== TASK DIRECTIONS ==
Below are the records. Restate word for word every line from the one that contains "LinkedIn | 235 |" through the final line, both included.
[TASK DATA]
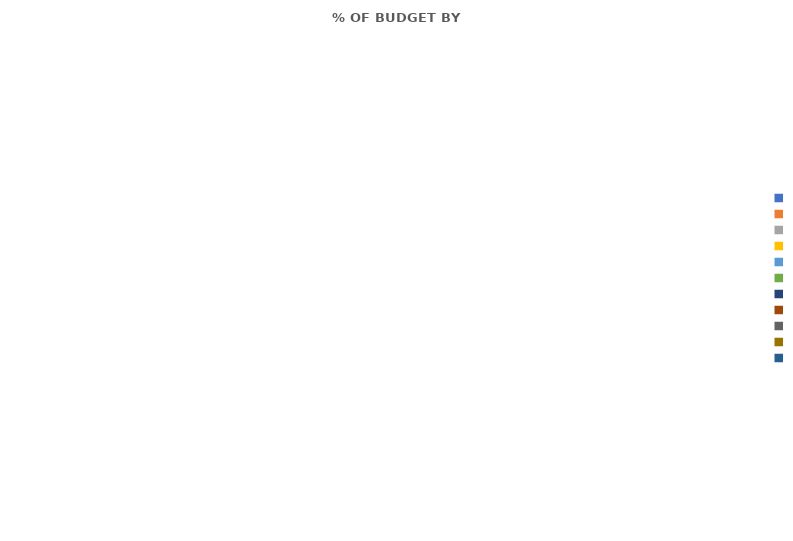
| Category | Series 0 | Series 1 |
|---|---|---|
|  |  | 0 |
|  |  | 0 |
|  |  | 0 |
|  |  | 0 |
|  |  | 0 |
|  |  | 0 |
|  |  | 0 |
|  |  | 0 |
|  |  | 0 |
|  |  | 0 |
|  |  | 0 |
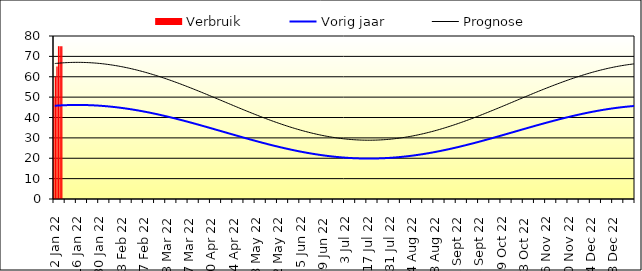
| Category | Verbruik |
|---|---|
| 2022-01-02 | 50 |
| 2022-01-03 | 60 |
| 2022-01-04 | 65 |
| 2022-01-05 | 75 |
| 2022-01-06 | 75 |
| 2022-01-07 | 75 |
| 2022-01-08 | 0 |
| 2022-01-09 | 0 |
| 2022-01-10 | 0 |
| 2022-01-11 | 0 |
| 2022-01-12 | 0 |
| 2022-01-13 | 0 |
| 2022-01-14 | 0 |
| 2022-01-15 | 0 |
| 2022-01-16 | 0 |
| 2022-01-17 | 0 |
| 2022-01-18 | 0 |
| 2022-01-19 | 0 |
| 2022-01-20 | 0 |
| 2022-01-21 | 0 |
| 2022-01-22 | 0 |
| 2022-01-23 | 0 |
| 2022-01-24 | 0 |
| 2022-01-25 | 0 |
| 2022-01-26 | 0 |
| 2022-01-27 | 0 |
| 2022-01-28 | 0 |
| 2022-01-29 | 0 |
| 2022-01-30 | 0 |
| 2022-01-31 | 0 |
| 2022-02-01 | 0 |
| 2022-02-02 | 0 |
| 2022-02-03 | 0 |
| 2022-02-04 | 0 |
| 2022-02-05 | 0 |
| 2022-02-06 | 0 |
| 2022-02-07 | 0 |
| 2022-02-08 | 0 |
| 2022-02-09 | 0 |
| 2022-02-10 | 0 |
| 2022-02-11 | 0 |
| 2022-02-12 | 0 |
| 2022-02-13 | 0 |
| 2022-02-14 | 0 |
| 2022-02-15 | 0 |
| 2022-02-16 | 0 |
| 2022-02-17 | 0 |
| 2022-02-18 | 0 |
| 2022-02-19 | 0 |
| 2022-02-20 | 0 |
| 2022-02-21 | 0 |
| 2022-02-22 | 0 |
| 2022-02-23 | 0 |
| 2022-02-24 | 0 |
| 2022-02-25 | 0 |
| 2022-02-26 | 0 |
| 2022-02-27 | 0 |
| 2022-02-28 | 0 |
| 2022-03-01 | 0 |
| 2022-03-02 | 0 |
| 2022-03-03 | 0 |
| 2022-03-04 | 0 |
| 2022-03-05 | 0 |
| 2022-03-06 | 0 |
| 2022-03-07 | 0 |
| 2022-03-08 | 0 |
| 2022-03-09 | 0 |
| 2022-03-10 | 0 |
| 2022-03-11 | 0 |
| 2022-03-12 | 0 |
| 2022-03-13 | 0 |
| 2022-03-14 | 0 |
| 2022-03-15 | 0 |
| 2022-03-16 | 0 |
| 2022-03-17 | 0 |
| 2022-03-18 | 0 |
| 2022-03-19 | 0 |
| 2022-03-20 | 0 |
| 2022-03-21 | 0 |
| 2022-03-22 | 0 |
| 2022-03-23 | 0 |
| 2022-03-24 | 0 |
| 2022-03-25 | 0 |
| 2022-03-26 | 0 |
| 2022-03-27 | 0 |
| 2022-03-28 | 0 |
| 2022-03-29 | 0 |
| 2022-03-30 | 0 |
| 2022-03-31 | 0 |
| 2022-04-01 | 0 |
| 2022-04-02 | 0 |
| 2022-04-03 | 0 |
| 2022-04-04 | 0 |
| 2022-04-05 | 0 |
| 2022-04-06 | 0 |
| 2022-04-07 | 0 |
| 2022-04-08 | 0 |
| 2022-04-09 | 0 |
| 2022-04-10 | 0 |
| 2022-04-11 | 0 |
| 2022-04-12 | 0 |
| 2022-04-13 | 0 |
| 2022-04-14 | 0 |
| 2022-04-15 | 0 |
| 2022-04-16 | 0 |
| 2022-04-17 | 0 |
| 2022-04-18 | 0 |
| 2022-04-19 | 0 |
| 2022-04-20 | 0 |
| 2022-04-21 | 0 |
| 2022-04-22 | 0 |
| 2022-04-23 | 0 |
| 2022-04-24 | 0 |
| 2022-04-25 | 0 |
| 2022-04-26 | 0 |
| 2022-04-27 | 0 |
| 2022-04-28 | 0 |
| 2022-04-29 | 0 |
| 2022-04-30 | 0 |
| 2022-05-01 | 0 |
| 2022-05-02 | 0 |
| 2022-05-03 | 0 |
| 2022-05-04 | 0 |
| 2022-05-05 | 0 |
| 2022-05-06 | 0 |
| 2022-05-07 | 0 |
| 2022-05-08 | 0 |
| 2022-05-09 | 0 |
| 2022-05-10 | 0 |
| 2022-05-11 | 0 |
| 2022-05-12 | 0 |
| 2022-05-13 | 0 |
| 2022-05-14 | 0 |
| 2022-05-15 | 0 |
| 2022-05-16 | 0 |
| 2022-05-17 | 0 |
| 2022-05-18 | 0 |
| 2022-05-19 | 0 |
| 2022-05-20 | 0 |
| 2022-05-21 | 0 |
| 2022-05-22 | 0 |
| 2022-05-23 | 0 |
| 2022-05-24 | 0 |
| 2022-05-25 | 0 |
| 2022-05-26 | 0 |
| 2022-05-27 | 0 |
| 2022-05-28 | 0 |
| 2022-05-29 | 0 |
| 2022-05-30 | 0 |
| 2022-05-31 | 0 |
| 2022-06-01 | 0 |
| 2022-06-02 | 0 |
| 2022-06-03 | 0 |
| 2022-06-04 | 0 |
| 2022-06-05 | 0 |
| 2022-06-06 | 0 |
| 2022-06-07 | 0 |
| 2022-06-08 | 0 |
| 2022-06-09 | 0 |
| 2022-06-10 | 0 |
| 2022-06-11 | 0 |
| 2022-06-12 | 0 |
| 2022-06-13 | 0 |
| 2022-06-14 | 0 |
| 2022-06-15 | 0 |
| 2022-06-16 | 0 |
| 2022-06-17 | 0 |
| 2022-06-18 | 0 |
| 2022-06-19 | 0 |
| 2022-06-20 | 0 |
| 2022-06-21 | 0 |
| 2022-06-22 | 0 |
| 2022-06-23 | 0 |
| 2022-06-24 | 0 |
| 2022-06-25 | 0 |
| 2022-06-26 | 0 |
| 2022-06-27 | 0 |
| 2022-06-28 | 0 |
| 2022-06-29 | 0 |
| 2022-06-30 | 0 |
| 2022-07-01 | 0 |
| 2022-07-02 | 0 |
| 2022-07-03 | 0 |
| 2022-07-04 | 0 |
| 2022-07-05 | 0 |
| 2022-07-06 | 0 |
| 2022-07-07 | 0 |
| 2022-07-08 | 0 |
| 2022-07-09 | 0 |
| 2022-07-10 | 0 |
| 2022-07-11 | 0 |
| 2022-07-12 | 0 |
| 2022-07-13 | 0 |
| 2022-07-14 | 0 |
| 2022-07-15 | 0 |
| 2022-07-16 | 0 |
| 2022-07-17 | 0 |
| 2022-07-18 | 0 |
| 2022-07-19 | 0 |
| 2022-07-20 | 0 |
| 2022-07-21 | 0 |
| 2022-07-22 | 0 |
| 2022-07-23 | 0 |
| 2022-07-24 | 0 |
| 2022-07-25 | 0 |
| 2022-07-26 | 0 |
| 2022-07-27 | 0 |
| 2022-07-28 | 0 |
| 2022-07-29 | 0 |
| 2022-07-30 | 0 |
| 2022-07-31 | 0 |
| 2022-08-01 | 0 |
| 2022-08-02 | 0 |
| 2022-08-03 | 0 |
| 2022-08-04 | 0 |
| 2022-08-05 | 0 |
| 2022-08-06 | 0 |
| 2022-08-07 | 0 |
| 2022-08-08 | 0 |
| 2022-08-09 | 0 |
| 2022-08-10 | 0 |
| 2022-08-11 | 0 |
| 2022-08-12 | 0 |
| 2022-08-13 | 0 |
| 2022-08-14 | 0 |
| 2022-08-15 | 0 |
| 2022-08-16 | 0 |
| 2022-08-17 | 0 |
| 2022-08-18 | 0 |
| 2022-08-19 | 0 |
| 2022-08-20 | 0 |
| 2022-08-21 | 0 |
| 2022-08-22 | 0 |
| 2022-08-23 | 0 |
| 2022-08-24 | 0 |
| 2022-08-25 | 0 |
| 2022-08-26 | 0 |
| 2022-08-27 | 0 |
| 2022-08-28 | 0 |
| 2022-08-29 | 0 |
| 2022-08-30 | 0 |
| 2022-08-31 | 0 |
| 2022-09-01 | 0 |
| 2022-09-02 | 0 |
| 2022-09-03 | 0 |
| 2022-09-04 | 0 |
| 2022-09-05 | 0 |
| 2022-09-06 | 0 |
| 2022-09-07 | 0 |
| 2022-09-08 | 0 |
| 2022-09-09 | 0 |
| 2022-09-10 | 0 |
| 2022-09-11 | 0 |
| 2022-09-12 | 0 |
| 2022-09-13 | 0 |
| 2022-09-14 | 0 |
| 2022-09-15 | 0 |
| 2022-09-16 | 0 |
| 2022-09-17 | 0 |
| 2022-09-18 | 0 |
| 2022-09-19 | 0 |
| 2022-09-20 | 0 |
| 2022-09-21 | 0 |
| 2022-09-22 | 0 |
| 2022-09-23 | 0 |
| 2022-09-24 | 0 |
| 2022-09-25 | 0 |
| 2022-09-26 | 0 |
| 2022-09-27 | 0 |
| 2022-09-28 | 0 |
| 2022-09-29 | 0 |
| 2022-09-30 | 0 |
| 2022-10-01 | 0 |
| 2022-10-02 | 0 |
| 2022-10-03 | 0 |
| 2022-10-04 | 0 |
| 2022-10-05 | 0 |
| 2022-10-06 | 0 |
| 2022-10-07 | 0 |
| 2022-10-08 | 0 |
| 2022-10-09 | 0 |
| 2022-10-10 | 0 |
| 2022-10-11 | 0 |
| 2022-10-12 | 0 |
| 2022-10-13 | 0 |
| 2022-10-14 | 0 |
| 2022-10-15 | 0 |
| 2022-10-16 | 0 |
| 2022-10-17 | 0 |
| 2022-10-18 | 0 |
| 2022-10-19 | 0 |
| 2022-10-20 | 0 |
| 2022-10-21 | 0 |
| 2022-10-22 | 0 |
| 2022-10-23 | 0 |
| 2022-10-24 | 0 |
| 2022-10-25 | 0 |
| 2022-10-26 | 0 |
| 2022-10-27 | 0 |
| 2022-10-28 | 0 |
| 2022-10-29 | 0 |
| 2022-10-30 | 0 |
| 2022-10-31 | 0 |
| 2022-11-01 | 0 |
| 2022-11-02 | 0 |
| 2022-11-03 | 0 |
| 2022-11-04 | 0 |
| 2022-11-05 | 0 |
| 2022-11-06 | 0 |
| 2022-11-07 | 0 |
| 2022-11-08 | 0 |
| 2022-11-09 | 0 |
| 2022-11-10 | 0 |
| 2022-11-11 | 0 |
| 2022-11-12 | 0 |
| 2022-11-13 | 0 |
| 2022-11-14 | 0 |
| 2022-11-15 | 0 |
| 2022-11-16 | 0 |
| 2022-11-17 | 0 |
| 2022-11-18 | 0 |
| 2022-11-19 | 0 |
| 2022-11-20 | 0 |
| 2022-11-21 | 0 |
| 2022-11-22 | 0 |
| 2022-11-23 | 0 |
| 2022-11-24 | 0 |
| 2022-11-25 | 0 |
| 2022-11-26 | 0 |
| 2022-11-27 | 0 |
| 2022-11-28 | 0 |
| 2022-11-29 | 0 |
| 2022-11-30 | 0 |
| 2022-12-01 | 0 |
| 2022-12-02 | 0 |
| 2022-12-03 | 0 |
| 2022-12-04 | 0 |
| 2022-12-05 | 0 |
| 2022-12-06 | 0 |
| 2022-12-07 | 0 |
| 2022-12-08 | 0 |
| 2022-12-09 | 0 |
| 2022-12-10 | 0 |
| 2022-12-11 | 0 |
| 2022-12-12 | 0 |
| 2022-12-13 | 0 |
| 2022-12-14 | 0 |
| 2022-12-15 | 0 |
| 2022-12-16 | 0 |
| 2022-12-17 | 0 |
| 2022-12-18 | 0 |
| 2022-12-19 | 0 |
| 2022-12-20 | 0 |
| 2022-12-21 | 0 |
| 2022-12-22 | 0 |
| 2022-12-23 | 0 |
| 2022-12-24 | 0 |
| 2022-12-25 | 0 |
| 2022-12-26 | 0 |
| 2022-12-27 | 0 |
| 2022-12-28 | 0 |
| 2022-12-29 | 0 |
| 2022-12-30 | 0 |
| 2022-12-31 | 0 |
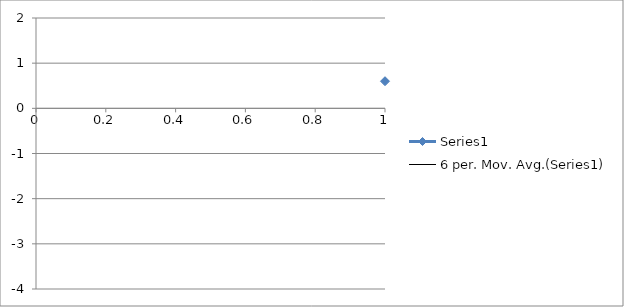
| Category | Series 0 |
|---|---|
| 0 | 0.6 |
| 1 | -2.3 |
| 2 | -3 |
| 3 | 1.5 |
| 4 | -1.6 |
| 5 | -2.1 |
| 6 | -0.4 |
| 7 | -0.5 |
| 8 | -2.8 |
| 9 | 0.5 |
| 10 | -0.8 |
| 11 | -0.1 |
| 12 | -3.5 |
| 13 | 1.6 |
| 14 | -1.1 |
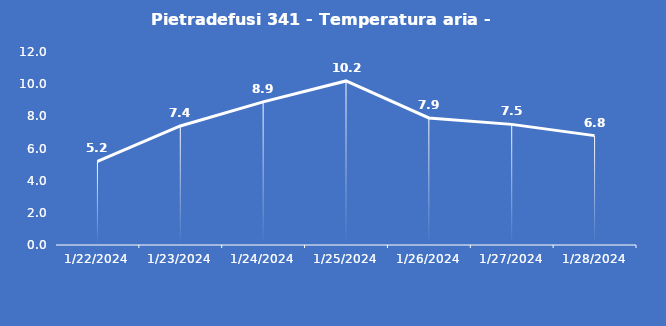
| Category | Pietradefusi 341 - Temperatura aria - Grezzo (°C) |
|---|---|
| 1/22/24 | 5.2 |
| 1/23/24 | 7.4 |
| 1/24/24 | 8.9 |
| 1/25/24 | 10.2 |
| 1/26/24 | 7.9 |
| 1/27/24 | 7.5 |
| 1/28/24 | 6.8 |
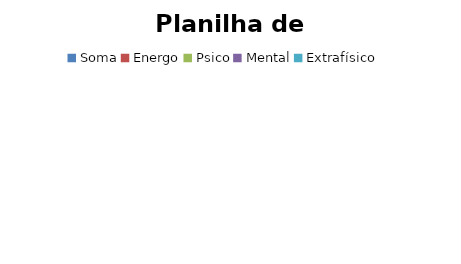
| Category | Total |
|---|---|
| Soma | 0 |
| Energo | 0 |
| Psico | 0 |
| Mental | 0 |
| Extrafísico | 0 |
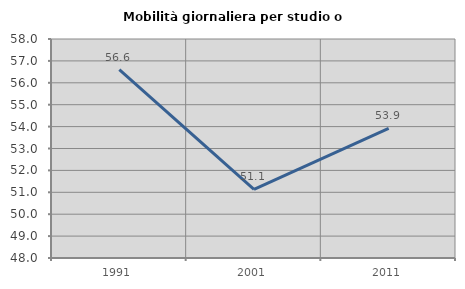
| Category | Mobilità giornaliera per studio o lavoro |
|---|---|
| 1991.0 | 56.597 |
| 2001.0 | 51.134 |
| 2011.0 | 53.919 |
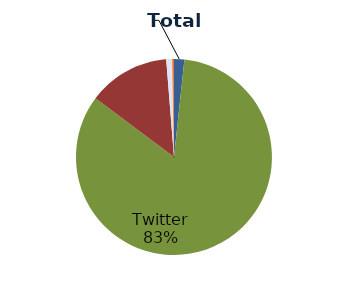
| Category | Total Engagements |
|---|---|
| Facebook | 435 |
| Twitter | 21356 |
| YouTube | 3456 |
| LinkedIn | 235 |
| Google+ | 65 |
| Pinterest | 23 |
| Foursquare | 2 |
[/TASK DATA]
== EXERCISE SOLUTION ==
| LinkedIn | 235 |
| Google+ | 65 |
| Pinterest | 23 |
| Foursquare | 2 |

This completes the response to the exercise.